Martin, the most reliable means of detecting corruption is to use some kind
of cryptographic hash; this is pretty much standard in EDIINT and ebXML
messaging services. The error correction protocols in the underlying
transport method also ensure that information isn't garbled. To the best of
my memory, we haven't seen many of the garbled transmissions you're talking
about when using TCP/IP protocols like HTTP, SMTP and FTP. And what few
"garbles" we've encountered have mostly been a mismatch between character
sets. What the heck are you using that this is a significant problem? I
don't even think I've had that many problems with Kermit!!

Nevertheless, I'll add this "deficiency" of XML (or rather is it a
deficiency of your communications protocols?) to the list.

William J. Kammerer
Novannet
Columbus, OH 43221-3859 * USA
+1 (614) 487-0320

----- Original Message -----
From: < To: < < Sent: Friday, 04 February, 2005 01:21 PM
Subject: RE: [EDI-L] The Ubiquity of XML - again.


Every time this issue gets revisited, I find myself wondering what I'm
missing. I just don't see the need to change horses (sorry) without real
business benefit. I'm hoping for an epiphany this time around.

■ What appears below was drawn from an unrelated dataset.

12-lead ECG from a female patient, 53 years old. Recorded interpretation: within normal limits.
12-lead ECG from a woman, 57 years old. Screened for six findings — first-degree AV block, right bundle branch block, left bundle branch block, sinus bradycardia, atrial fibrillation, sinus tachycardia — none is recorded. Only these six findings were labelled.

I do have a slightly related question for the XML experts, though... I know
all those XML parsers out there do a great job of keeping the data
well-formed and validated throughout. But what happens when there is a
problem during transmission that "changes" the data in a way that makes it
no longer "well-formed"?

We see this kind of corruption, usually related to intersystem
communication, in most all the traditional EDI file types in use today. When
the data gets corrupted in one of the traditional formats, it's usually a
simple matter to open it and see what went awry. If an XML file is no longer
"well-formed", what is the procedure for identifying the problem? (Assuming
none of the XML parsers/viewers/editors are able to work with it).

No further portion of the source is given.